This exercise calls for every record to be returned exactly, with pictures removed.

#### Information supplied
————————

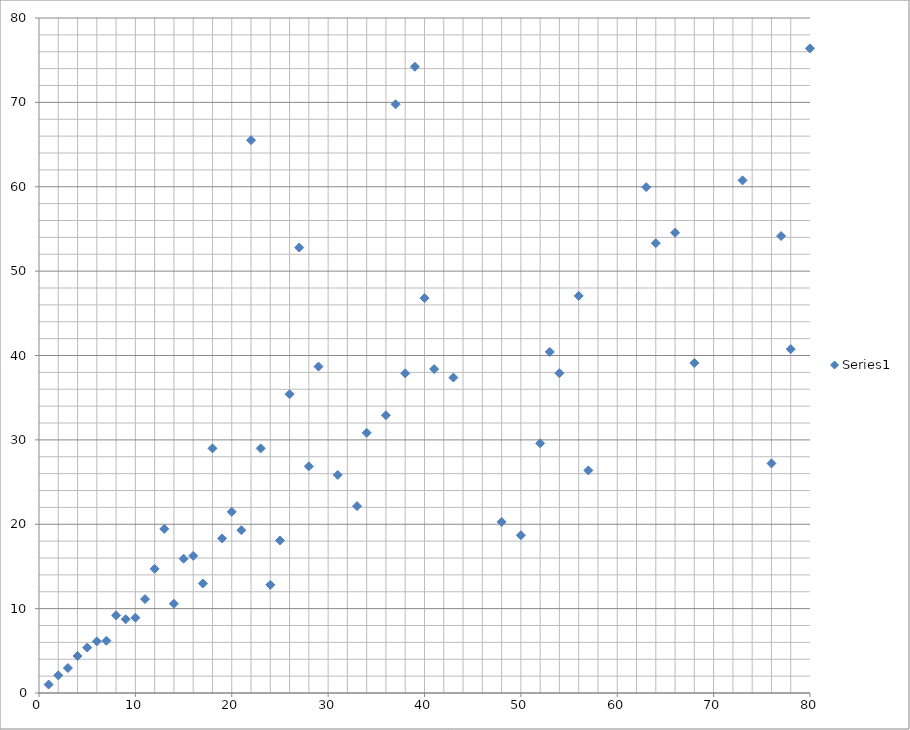
| Category | Series 0 |
|---|---|
| 1.0 | 1 |
| 2.0 | 2.096 |
| 3.0 | 2.956 |
| 4.0 | 4.392 |
| 5.0 | 5.384 |
| 6.0 | 6.114 |
| 7.0 | 6.196 |
| 8.0 | 9.204 |
| 9.0 | 8.741 |
| 10.0 | 8.923 |
| 11.0 | 11.135 |
| 12.0 | 14.715 |
| 13.0 | 19.445 |
| 14.0 | 10.57 |
| 15.0 | 15.918 |
| 16.0 | 16.25 |
| 17.0 | 12.985 |
| 18.0 | 28.989 |
| 19.0 | 18.318 |
| 20.0 | 21.475 |
| 21.0 | 19.29 |
| 22.0 | 65.514 |
| 23.0 | 28.99 |
| 24.0 | 12.814 |
| 25.0 | 18.076 |
| 26.0 | 35.413 |
| 27.0 | 52.795 |
| 28.0 | 26.866 |
| 29.0 | 38.691 |
| 30.0 | 353.824 |
| 31.0 | 25.841 |
| 32.0 | 230.661 |
| 33.0 | 22.152 |
| 34.0 | 30.839 |
| 35.0 | 84.319 |
| 36.0 | 32.92 |
| 37.0 | 69.77 |
| 38.0 | 37.883 |
| 39.0 | 74.221 |
| 40.0 | 46.8 |
| 41.0 | 38.389 |
| 42.0 | 1305.118 |
| 43.0 | 37.383 |
| 44.0 | 119.312 |
| 45.0 | 170.751 |
| 46.0 | 114.536 |
| 47.0 | 157.676 |
| 48.0 | 20.278 |
| 49.0 | 1534.245 |
| 50.0 | 18.7 |
| 51.0 | 12236.102 |
| 52.0 | 29.594 |
| 53.0 | 40.425 |
| 54.0 | 37.901 |
| 55.0 | 125.704 |
| 56.0 | 47.061 |
| 57.0 | 26.38 |
| 58.0 | 4955.795 |
| 59.0 | 420.072 |
| 60.0 | 5659.231 |
| 61.0 | 284.082 |
| 62.0 | 385.885 |
| 63.0 | 59.952 |
| 64.0 | 53.315 |
| 65.0 | 84.719 |
| 66.0 | 54.556 |
| 67.0 | 644.371 |
| 68.0 | 39.11 |
| 69.0 | 85.706 |
| 70.0 | 2376.833 |
| 71.0 | 320.974 |
| 72.0 | 3167.109 |
| 73.0 | 60.753 |
| 74.0 | 48401.049 |
| 75.0 | 725.38 |
| 76.0 | 27.212 |
| 77.0 | 54.156 |
| 78.0 | 40.752 |
| 79.0 | 96.148 |
| 80.0 | 76.399 |

————————

#### Task answer
| Category | Series 0 |
|---|---|
| 1.0 | 1 |
| 2.0 | 2.096 |
| 3.0 | 2.956 |
| 4.0 | 4.392 |
| 5.0 | 5.384 |
| 6.0 | 6.114 |
| 7.0 | 6.196 |
| 8.0 | 9.204 |
| 9.0 | 8.741 |
| 10.0 | 8.923 |
| 11.0 | 11.135 |
| 12.0 | 14.715 |
| 13.0 | 19.445 |
| 14.0 | 10.57 |
| 15.0 | 15.918 |
| 16.0 | 16.25 |
| 17.0 | 12.985 |
| 18.0 | 28.989 |
| 19.0 | 18.318 |
| 20.0 | 21.475 |
| 21.0 | 19.29 |
| 22.0 | 65.514 |
| 23.0 | 28.99 |
| 24.0 | 12.814 |
| 25.0 | 18.076 |
| 26.0 | 35.413 |
| 27.0 | 52.795 |
| 28.0 | 26.866 |
| 29.0 | 38.691 |
| 30.0 | 353.824 |
| 31.0 | 25.841 |
| 32.0 | 230.661 |
| 33.0 | 22.152 |
| 34.0 | 30.839 |
| 35.0 | 84.319 |
| 36.0 | 32.92 |
| 37.0 | 69.77 |
| 38.0 | 37.883 |
| 39.0 | 74.221 |
| 40.0 | 46.8 |
| 41.0 | 38.389 |
| 42.0 | 1305.118 |
| 43.0 | 37.383 |
| 44.0 | 119.312 |
| 45.0 | 170.751 |
| 46.0 | 114.536 |
| 47.0 | 157.676 |
| 48.0 | 20.278 |
| 49.0 | 1534.245 |
| 50.0 | 18.7 |
| 51.0 | 12236.102 |
| 52.0 | 29.594 |
| 53.0 | 40.425 |
| 54.0 | 37.901 |
| 55.0 | 125.704 |
| 56.0 | 47.061 |
| 57.0 | 26.38 |
| 58.0 | 4955.795 |
| 59.0 | 420.072 |
| 60.0 | 5659.231 |
| 61.0 | 284.082 |
| 62.0 | 385.885 |
| 63.0 | 59.952 |
| 64.0 | 53.315 |
| 65.0 | 84.719 |
| 66.0 | 54.556 |
| 67.0 | 644.371 |
| 68.0 | 39.11 |
| 69.0 | 85.706 |
| 70.0 | 2376.833 |
| 71.0 | 320.974 |
| 72.0 | 3167.109 |
| 73.0 | 60.753 |
| 74.0 | 48401.049 |
| 75.0 | 725.38 |
| 76.0 | 27.212 |
| 77.0 | 54.156 |
| 78.0 | 40.752 |
| 79.0 | 96.148 |
| 80.0 | 76.399 |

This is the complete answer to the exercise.